**WHAT YOU HAVE TO DO**
In the listing below, locate the line with "Basilica della Santissima" and the line with "Glushko WMQ16 (12)", then output both and everything between them exactly, minus any pictures.

**DATA EXTRACT**
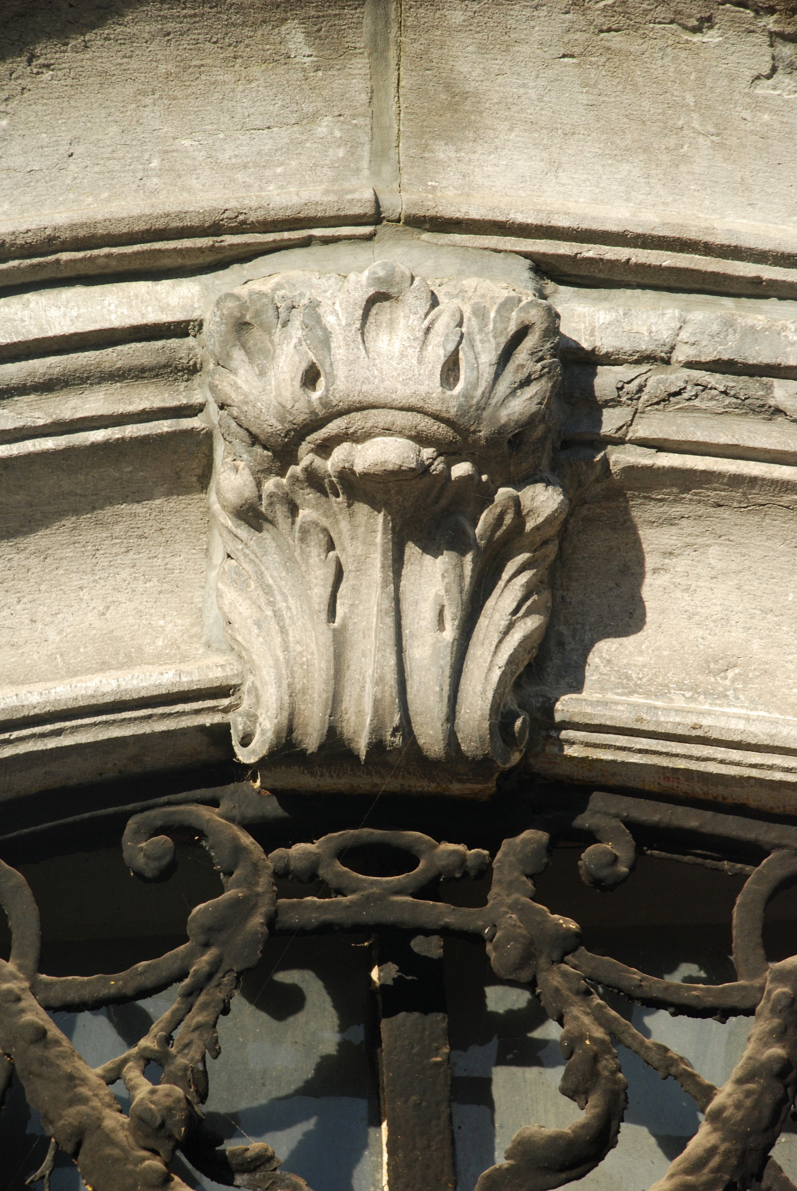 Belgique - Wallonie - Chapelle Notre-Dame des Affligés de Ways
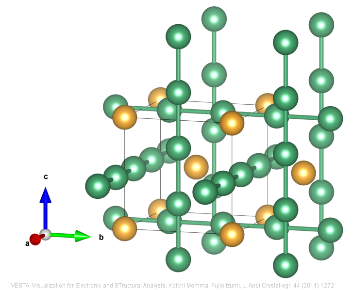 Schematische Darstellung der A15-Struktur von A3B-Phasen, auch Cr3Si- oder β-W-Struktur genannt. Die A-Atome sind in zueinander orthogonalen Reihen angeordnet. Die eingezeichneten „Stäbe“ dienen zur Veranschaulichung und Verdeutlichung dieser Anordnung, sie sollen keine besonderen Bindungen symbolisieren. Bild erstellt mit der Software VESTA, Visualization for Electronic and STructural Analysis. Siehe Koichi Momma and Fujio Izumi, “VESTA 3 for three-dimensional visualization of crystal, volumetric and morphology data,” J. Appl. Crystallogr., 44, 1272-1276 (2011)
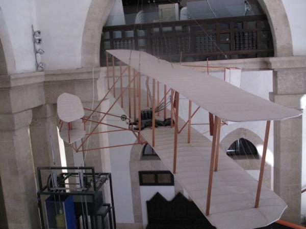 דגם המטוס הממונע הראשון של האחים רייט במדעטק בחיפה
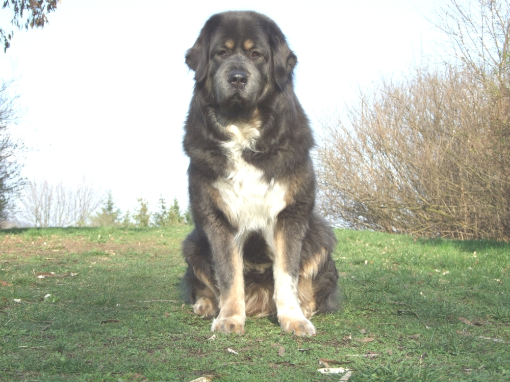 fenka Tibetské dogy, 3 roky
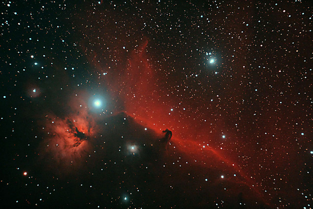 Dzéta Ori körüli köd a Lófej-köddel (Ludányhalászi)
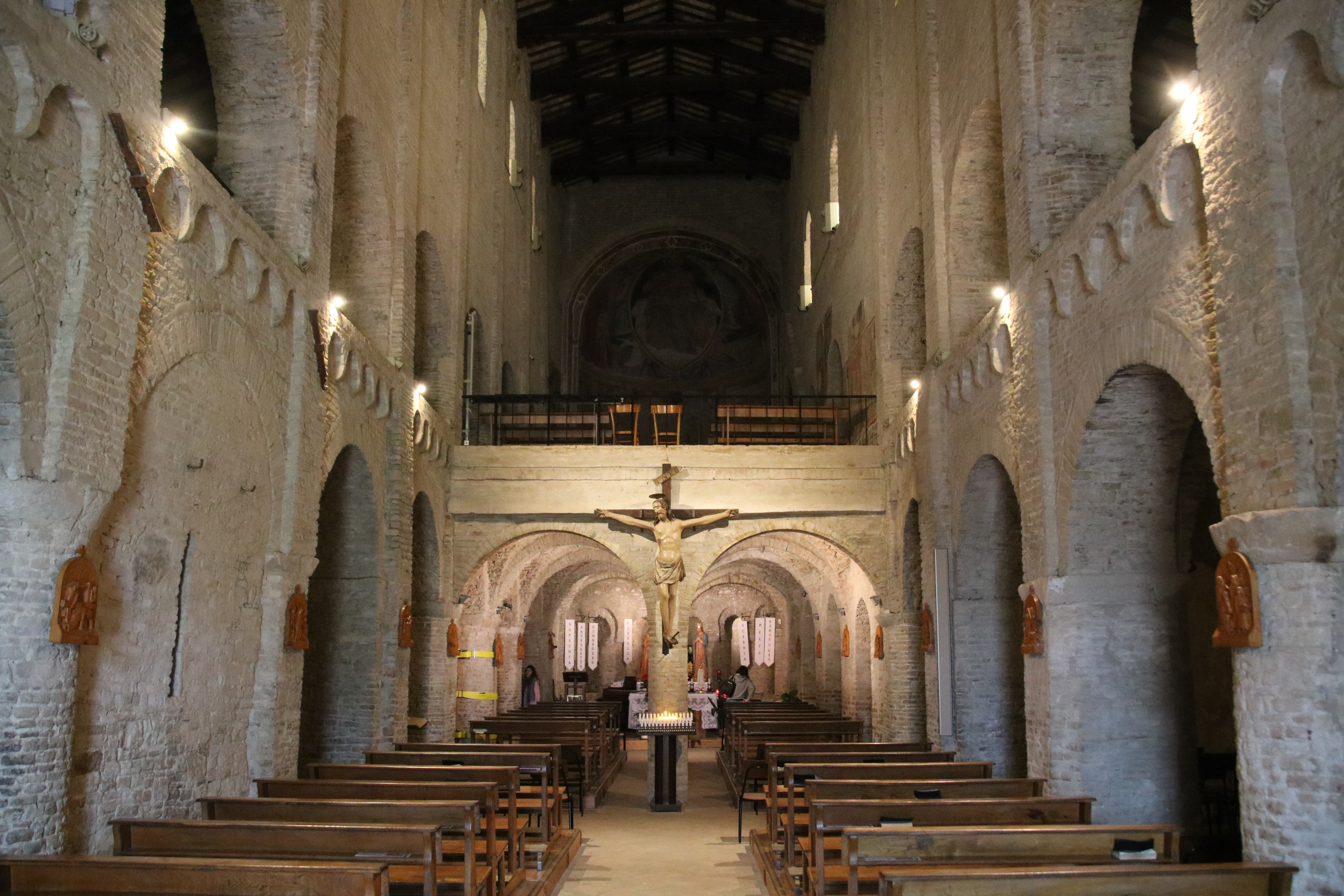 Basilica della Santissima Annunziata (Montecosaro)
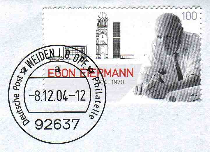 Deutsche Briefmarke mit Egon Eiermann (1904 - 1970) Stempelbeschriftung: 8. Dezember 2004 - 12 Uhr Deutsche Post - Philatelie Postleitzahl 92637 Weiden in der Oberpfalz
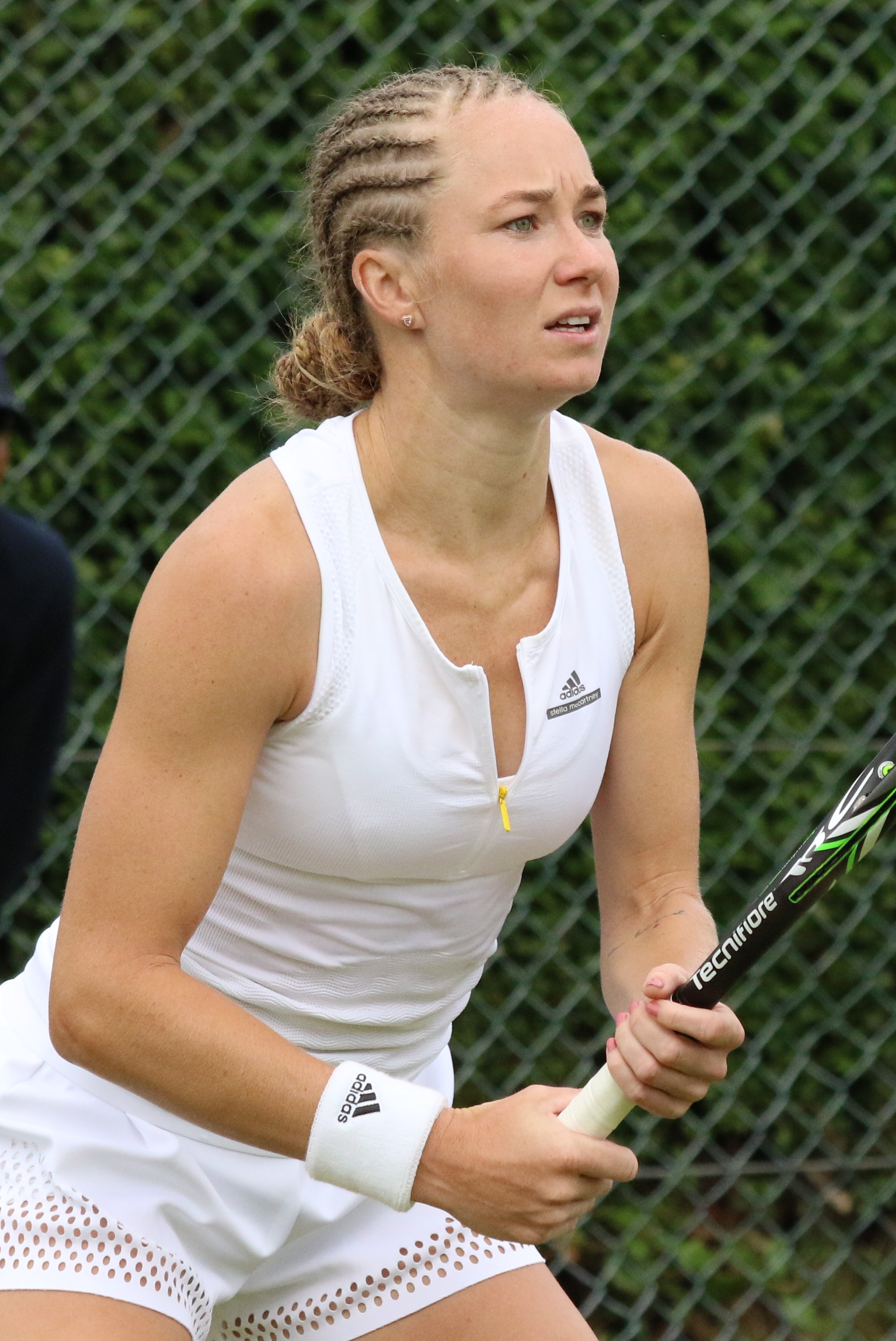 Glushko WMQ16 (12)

* * *

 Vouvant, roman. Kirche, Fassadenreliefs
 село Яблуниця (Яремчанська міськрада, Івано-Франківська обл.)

**ANSWER TO THIS EXERCISE**
 Basilica della Santissima Annunziata (Montecosaro)
 Deutsche Briefmarke mit Egon Eiermann (1904 - 1970) Stempelbeschriftung: 8. Dezember 2004 - 12 Uhr Deutsche Post - Philatelie Postleitzahl 92637 Weiden in der Oberpfalz
 Glushko WMQ16 (12)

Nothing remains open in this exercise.